I don’t think anyone would argue that transformation in networking has been, still is, and will be dependent on “virtualization”.  That’s a broad term that even Wikipedia tends to define in a circular way (their definition uses the word “virtual”), but in popular usage it means the creation of an element that represents another in usage.  Users of the element “see” the virtual element, and there is a mapping between virtual and real to complete the connection of user to reality.  The virtual element, then, is an abstraction.

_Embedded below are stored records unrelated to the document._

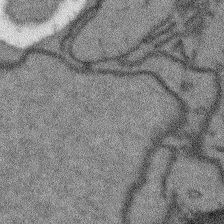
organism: Arabidopsis thaliana
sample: Root tip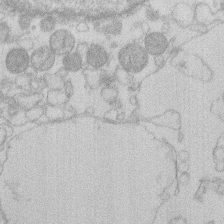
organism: Human
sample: Macrophage cells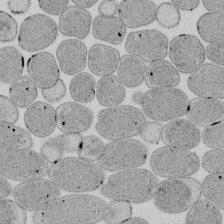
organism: E. coli
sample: Bacterial nucleoid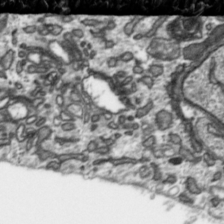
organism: Toxoplasma gondii
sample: Parasites in a vacuole inside a host cell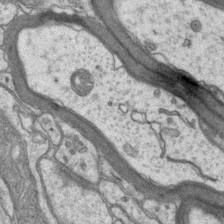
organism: Mouse
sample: CA1 Hippocampus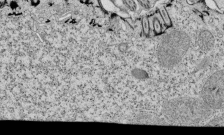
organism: Tetrahymena
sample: Cilia in tetrahymena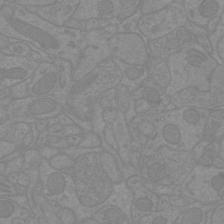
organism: Mouse
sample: Cortical neurons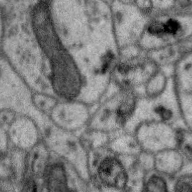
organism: Zebra finch
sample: Brain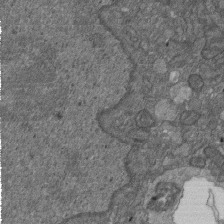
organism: Drosophila
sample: Nephrocyte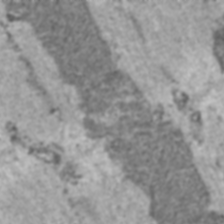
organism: C57BL Mouse
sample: Heart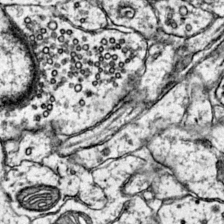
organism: Mouse
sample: Primary visual cortex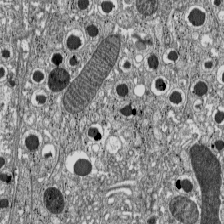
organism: C57BL Mouse
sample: Pancreatic islet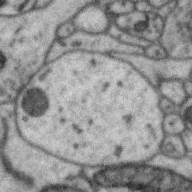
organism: Zebra finch
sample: Brain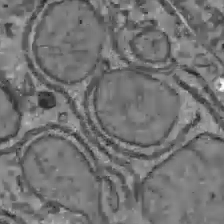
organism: C57BL Mouse
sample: Liver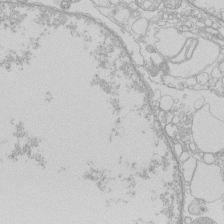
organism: Human
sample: Macrophage cells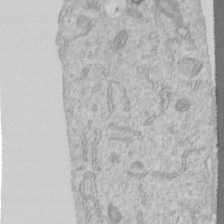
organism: Human
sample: Centriole in RPE cells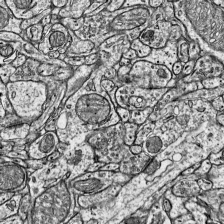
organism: Mouse
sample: Visual Cortex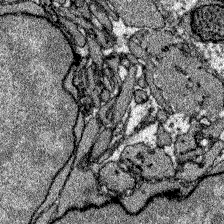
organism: Zebrafish
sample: Larval olfactory bulb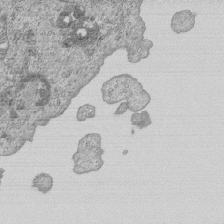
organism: Human
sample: MDA-MB-231 cells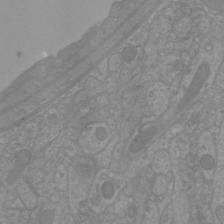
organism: Mouse
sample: Cortical neurons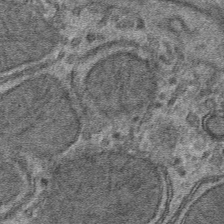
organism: Mouse
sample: Mouse hepatocytes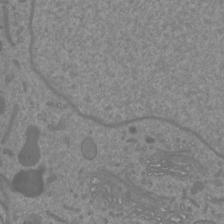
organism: Mouse
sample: Cortical neurons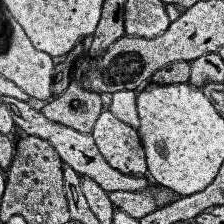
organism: Human
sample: Temporal Lobe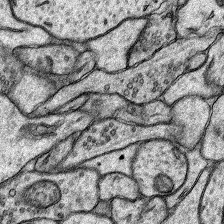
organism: Rat
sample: Hippocampus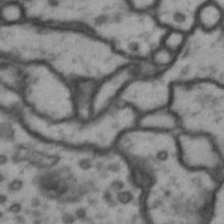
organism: Drosophila
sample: Brain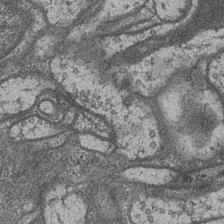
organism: Drosophila
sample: Optic medulla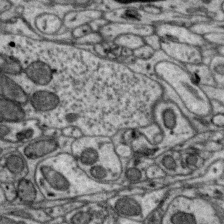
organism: Zebra finch
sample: Brain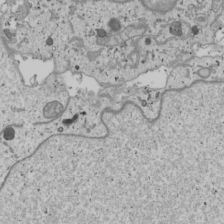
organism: Human
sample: Mitochondria in U2OS cells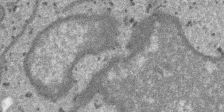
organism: Human
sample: Lung epithelial cells infected with SARS-CoV-2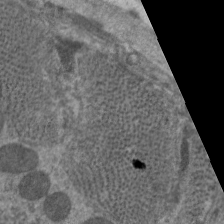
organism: C. elegans
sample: Pharynx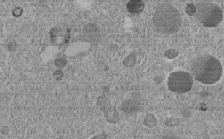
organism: C. elegans
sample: C. elegans embryo early stage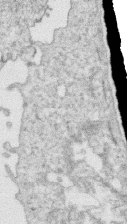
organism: Human
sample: HeLa cell HIV synapse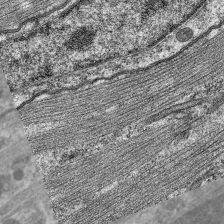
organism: C. elegans
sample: Pharynx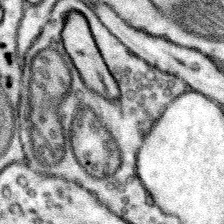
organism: Mouse
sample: Somatosensory cortex neuropil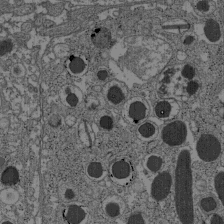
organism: C57BL Mouse
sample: Pancreatic islet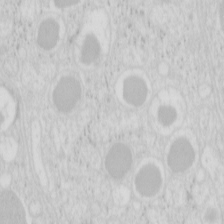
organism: Mouse
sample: Pancreas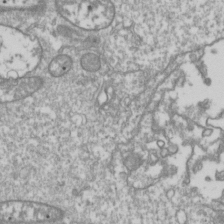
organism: Drosophila
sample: Cell division; meiosis; drosophila spermatocytes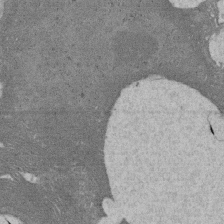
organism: Rat
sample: Salivary granule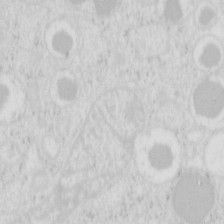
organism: Mouse
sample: Pancreas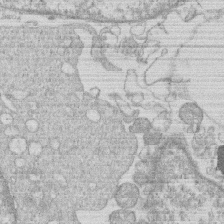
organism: Human
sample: Macrophage cells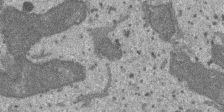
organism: Human
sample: Lung epithelial cells infected with SARS-CoV-2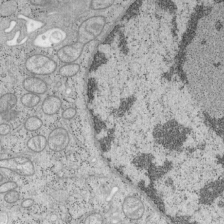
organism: Mouse
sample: OT-I killer T cells with ID8 ovarian cancer cells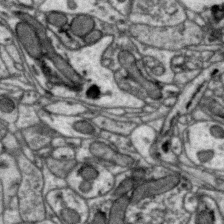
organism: Zebra finch
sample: Brain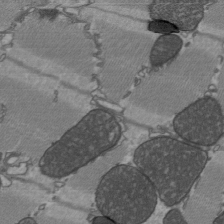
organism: C57BL Mouse
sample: Heart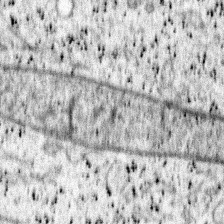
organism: Human
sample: HeLa cells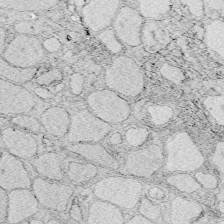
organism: Zebrafish
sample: Whole-Brain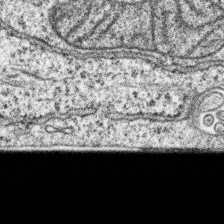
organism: Human
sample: HeLa cells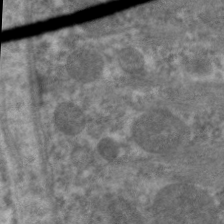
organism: C. elegans
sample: Pharynx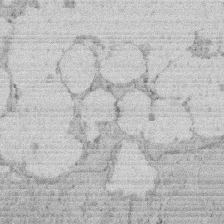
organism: Rat
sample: Salivary granule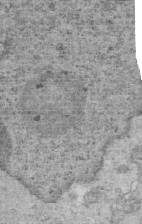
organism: Mouse
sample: Multiciliated cells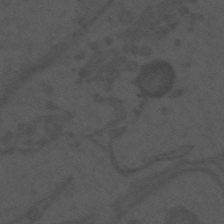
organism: Mouse
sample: Suprachiasmatic nucleus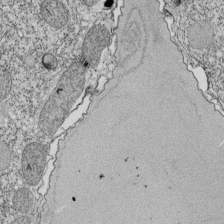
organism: Tetrahymena
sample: Cilia in tetrahymena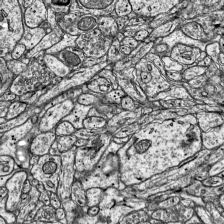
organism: Mouse
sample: Visual Cortex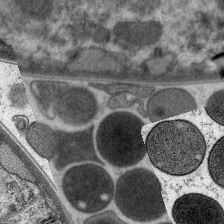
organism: C. elegans
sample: Pharynx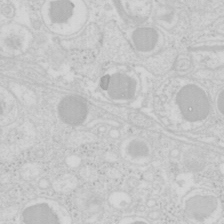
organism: Mouse
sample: Pancreas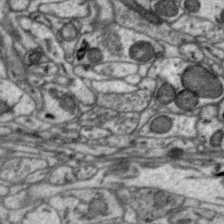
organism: Zebra finch
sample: Brain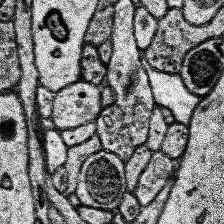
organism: Human
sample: Temporal Lobe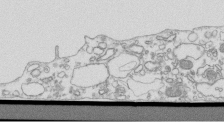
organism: Mouse
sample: Macrophages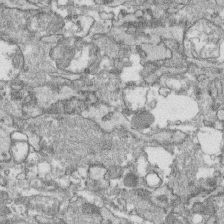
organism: Human
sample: CRL-1474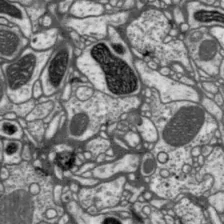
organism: Drosophila
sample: Protocerebral bridge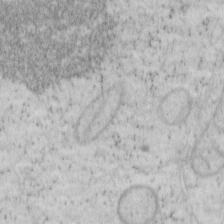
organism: Human
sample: HeLa cells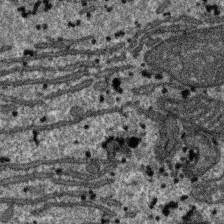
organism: Human
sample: Lung epithelial cells infected with SARS-CoV-2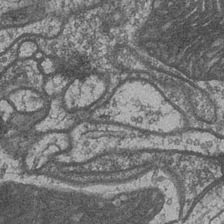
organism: Drosophila
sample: Optic medulla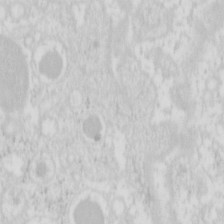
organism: Mouse
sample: Pancreas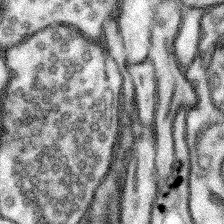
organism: Mouse
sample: Somatosensory cortex neuropil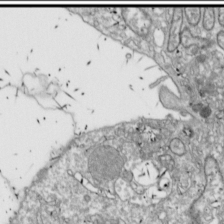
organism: Drosophila
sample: Cell division; meiosis; drosophila spermatocytes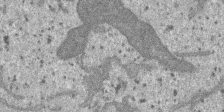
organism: Human
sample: Lung epithelial cells infected with SARS-CoV-2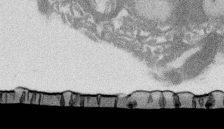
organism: Rat
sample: Salivary granule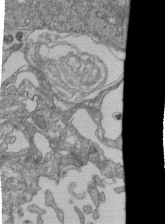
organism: Human
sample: Retinal organoid Rod and Cone cells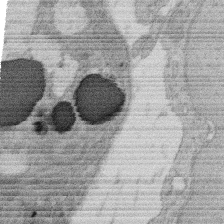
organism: Rat
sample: Salivary granule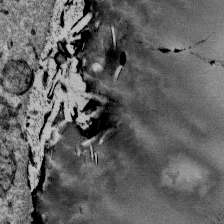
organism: Mouse
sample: Mouse Salivary gland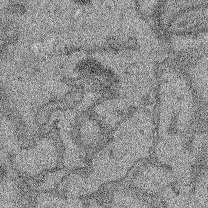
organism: Human
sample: HeLa cells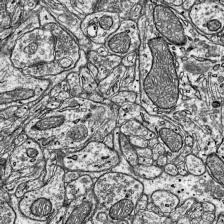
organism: Mouse
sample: Visual Cortex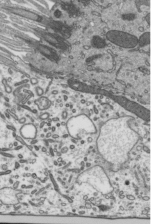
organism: Mouse
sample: Mouse epididymis efferent ductule cilia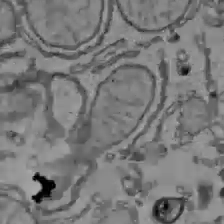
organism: C57BL Mouse
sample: Liver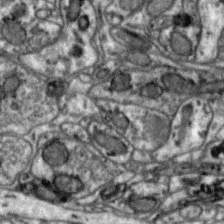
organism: Zebra finch
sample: Brain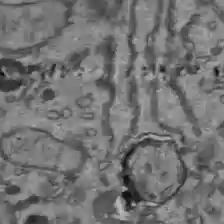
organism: C57BL Mouse
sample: Liver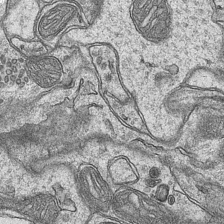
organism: Mouse
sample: CA1 Hippocampus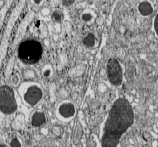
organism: C57BL Mouse
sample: Pancreatic islet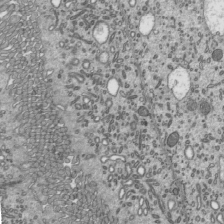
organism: Mouse
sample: Mouse epididymis efferent ductule cilia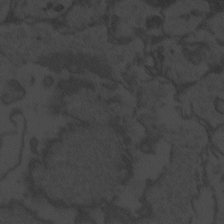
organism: Zebrafish
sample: Macrophage infected with Toxoplasma gondii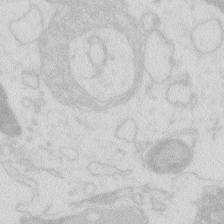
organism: Zebrafish
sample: Macrophage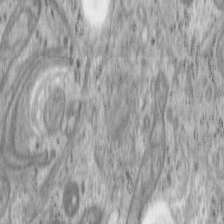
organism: Human
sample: HeLa cells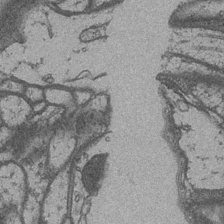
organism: Drosophila
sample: Optic medulla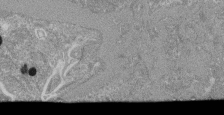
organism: Mouse
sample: Glomerulus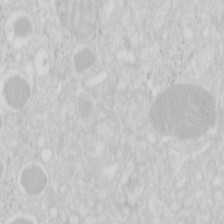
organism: Mouse
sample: Pancreas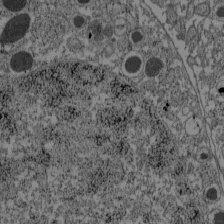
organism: C57BL Mouse
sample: Pancreatic islet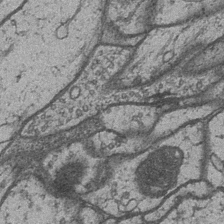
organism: Drosophila
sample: Optic medulla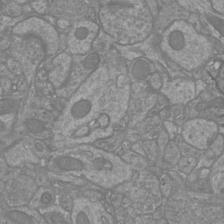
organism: Mouse
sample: Cortical neurons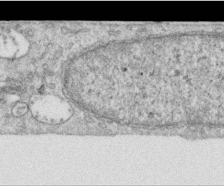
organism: Human
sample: Centriole in RPE cells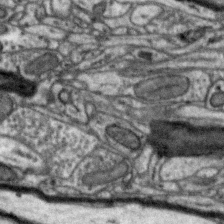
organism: Zebra finch
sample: Brain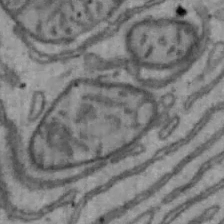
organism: Mouse
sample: Liver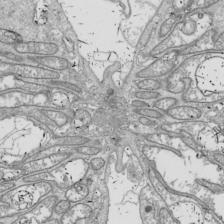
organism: Drosophila
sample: Cell division; meiosis; drosophila spermatocytes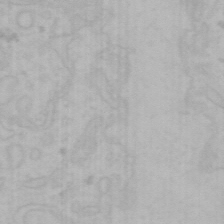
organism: Mouse
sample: Choroid plexus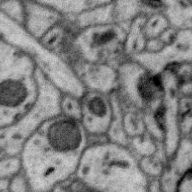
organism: Zebra finch
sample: Brain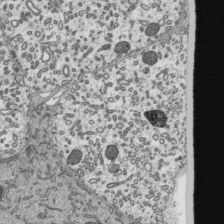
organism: Mouse
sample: Mouse epididymis efferent ductule cilia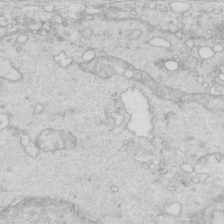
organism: Mouse
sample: Multiciliated cells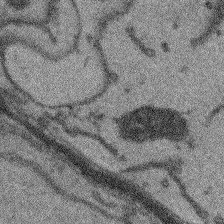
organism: Arabidopsis thaliana
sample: Root tip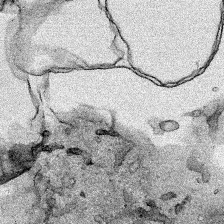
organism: Human
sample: Mitochondria in HCT116 cells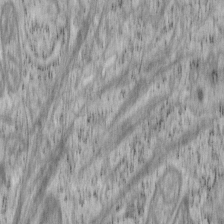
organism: Human
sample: HeLa cells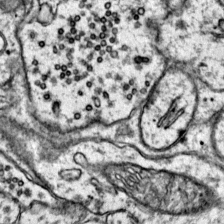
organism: Mouse
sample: Primary visual cortex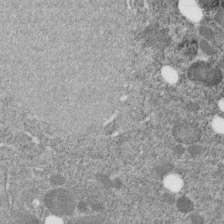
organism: C. elegans
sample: C. elegans embryo early stage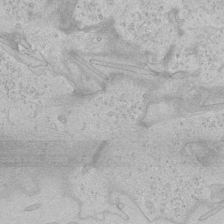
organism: Human
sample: Mitochondria in HCT116 cells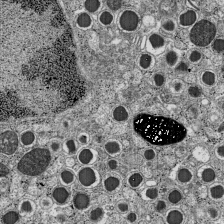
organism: C57BL Mouse
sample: Pancreatic islet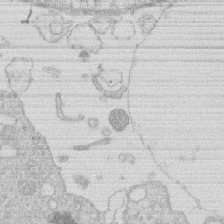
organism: Human
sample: Macrophage cells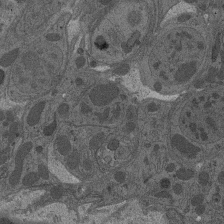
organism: Drosophila
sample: Antenna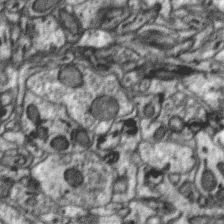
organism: Zebra finch
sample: Brain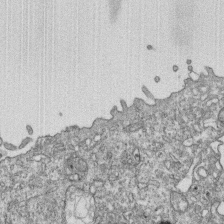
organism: Human
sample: HeLa cell HIV synapse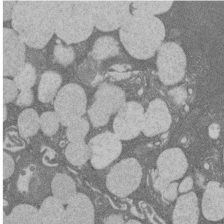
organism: Rat
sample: Salivary granule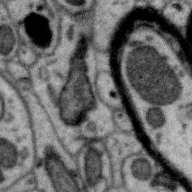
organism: Zebra finch
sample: Brain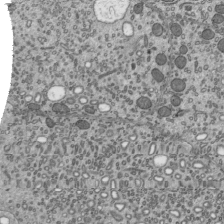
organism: Mouse
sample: Mouse epididymis efferent ductule cilia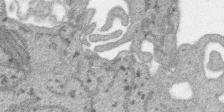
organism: Human
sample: Lung epithelial cells infected with SARS-CoV-2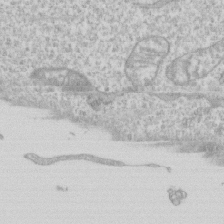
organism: Human
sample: CRL-1474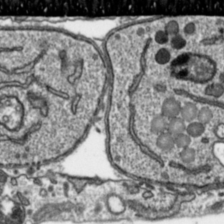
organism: Toxoplasma gondii
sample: Parasites in a vacuole inside a host cell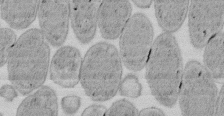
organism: E. coli
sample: Bacterial nucleoid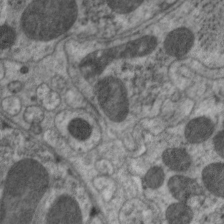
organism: C. elegans
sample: Pharynx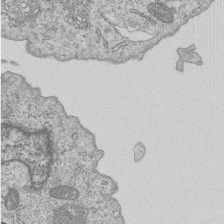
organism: Human
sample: MDA-MB-231 cells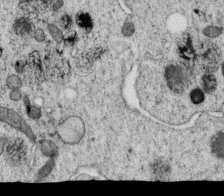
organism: C. elegans
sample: C. elegans oocyte; sperm cells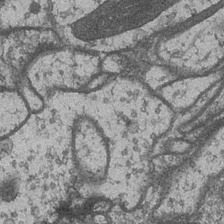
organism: Drosophila
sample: Optic medulla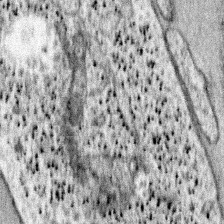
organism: Human
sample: HeLa cells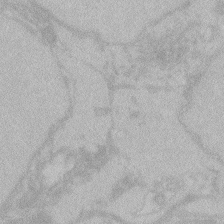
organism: Zebrafish
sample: Macrophage infected with Toxoplasma gondii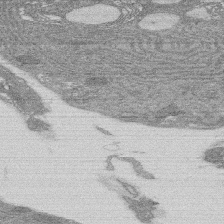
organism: Rat
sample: Salivary granule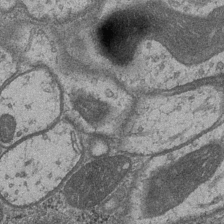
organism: Drosophila
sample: Optic medulla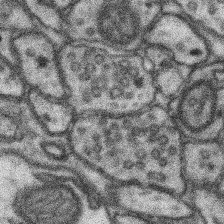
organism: Mouse
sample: Somatosensory cortex neuropil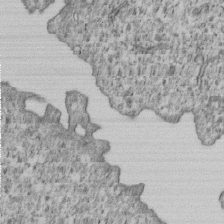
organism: Human
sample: MDA-MB-231 cells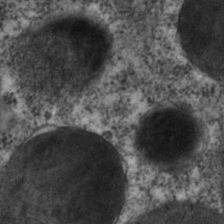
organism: C. elegans
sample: C. elegans embryo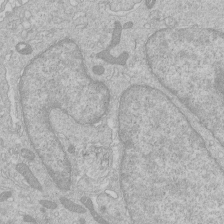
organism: Human
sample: Macrophage cells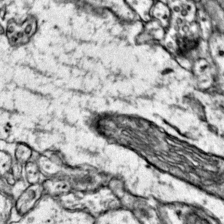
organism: Mouse
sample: Primary visual cortex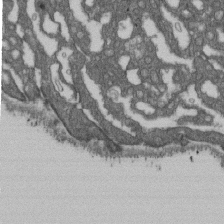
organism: Drosophila
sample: Nephrocyte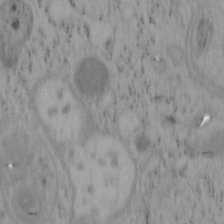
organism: Mouse
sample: OT-I killer T cells with ID8 ovarian cancer cells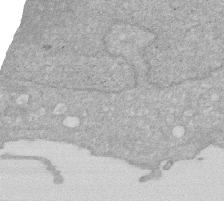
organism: Human
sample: HIV infected U937 cells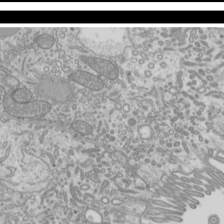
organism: Mouse
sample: Cilia; mouse epididymis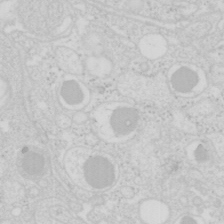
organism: Mouse
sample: Pancreas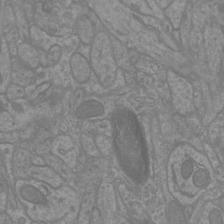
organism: Mouse
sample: Cortical neurons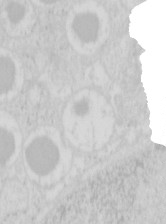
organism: Mouse
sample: Pancreas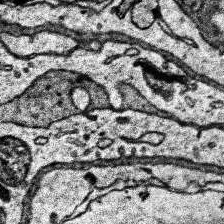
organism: Human
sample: Temporal Lobe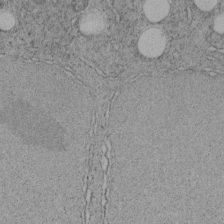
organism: C. elegans
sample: C. elegans embryo early stage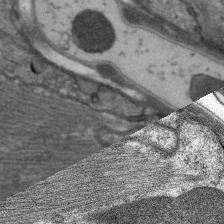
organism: C. elegans
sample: Pharynx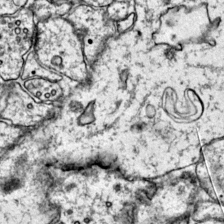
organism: Mouse
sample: Primary visual cortex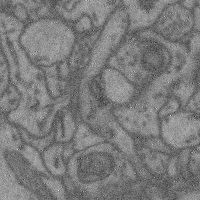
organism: Mouse
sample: Cerebral cortex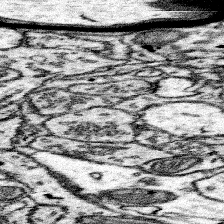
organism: Mouse
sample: Somatosensory cortex neuropil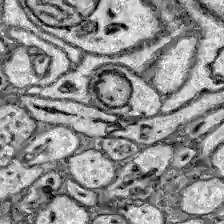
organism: Zebrafish
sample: Brain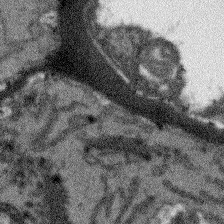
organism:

In networking, we’ve had “virtual private networks” or VPNs, which are abstractions of a router-and-circuit private network of the kind that few today even remember, for years.  The VPN abstraction is mapped to shared infrastructure in a variety of ways, including RFC 2547, MPLS, SD-WAN, SDN, and a host of overlay-network technologies that tend to be called either “SDN” or “SD-WAN”.  In all of the cases, the goal is to create an abstraction of private-IP connectivity, then map it to suitable infrastructure.  In effect, virtual private networks virtualized a giant router, then mapped it to a network of things.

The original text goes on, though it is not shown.